O único aspecto que não gostei foi do desfecho do livro (a sexta parte, “O Próximo”). Sinceramente, não entendi a relevância da narrativa olhar com atenção para duas personagens secundárias do romance (Maria Clara e Padre Graça) no momento de encerramento. Seriam as duas figuras a antítese do quinteto de protagonistas, responsáveis por construir nas páginas finais os valores morais e emocionais da nova geração? Pode até ser, mas isso não ficou claro em nenhum momento (ao menos para mim). A falta de compreensão da relevância dos dois capítulos derradeiros me deixou bastante intrigado. Seria um erro da autora ao estender sua narrativa desnecessariamente e/ou eu que não tive a capacidade de elucidar a importância das páginas finais?

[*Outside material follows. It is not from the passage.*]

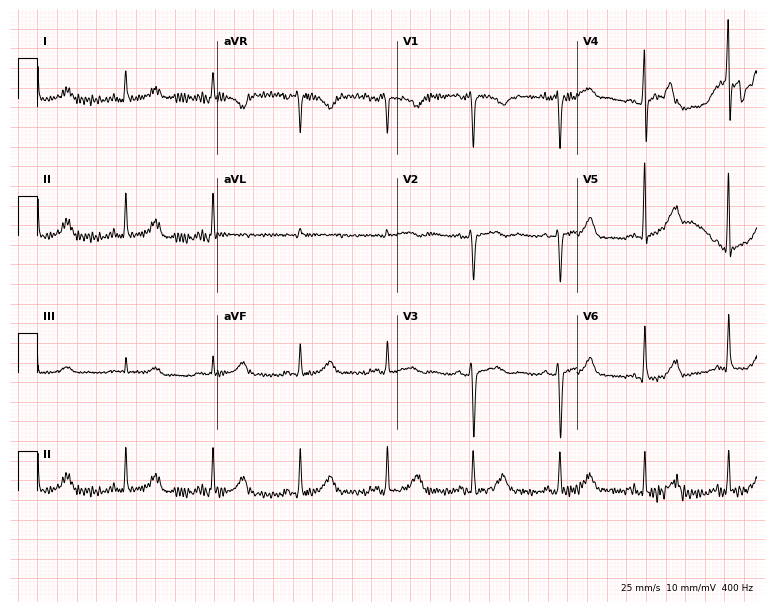
12-lead ECG from a 35-year-old woman. Labelled as a normal ECG.

Outro ponto que me causou alguma estranheza (que está longe de ser uma falha narrativa, que fique bem claro) foi a desconexão entre alguns capítulos e as partes em que eles estavam inseridos na obra. Explico melhor: capítulos da parte de “Ribeiro” e “Neto” acabaram falando pouco das personagens em foco naquele momento (Neto e Ribeiro, respectivamente) e trataram mais dos protagonistas que viriam mais tarde (por exemplo, Ciro). Não entendi o porquê desse deslocamento. Para mim, pareceu que os capítulos foram colocados nas partes erradas (quebrando a ordem das demais seções do livro).

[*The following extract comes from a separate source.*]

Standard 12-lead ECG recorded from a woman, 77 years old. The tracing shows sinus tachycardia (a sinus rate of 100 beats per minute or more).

Apesar dessas leves derrapadas, “Fim” é indiscutivelmente um romance com R maiúsculo. Sua narrativa é engraçada, profunda e interessantíssima. A combinação da trama tragicômica com um texto com um refinamento incomum transforma a experiência de leitura em algo bastante agradável. Mergulhar nas maluquices e nos devaneios do grupo de amigos do Rio de Janeiro é tão prazeroso para o leitor quanto é angustiante para os protagonistas do livro. Minha única dúvida é saber se Fernanda Torres é melhor como escritora ou atriz. Difícil responder a essa questão. “Fim” parece ser o início de uma carreira longa e bem-sucedida na literatura. Ainda bem! Novos nomes são sempre bem-vindos à ficção brasileira.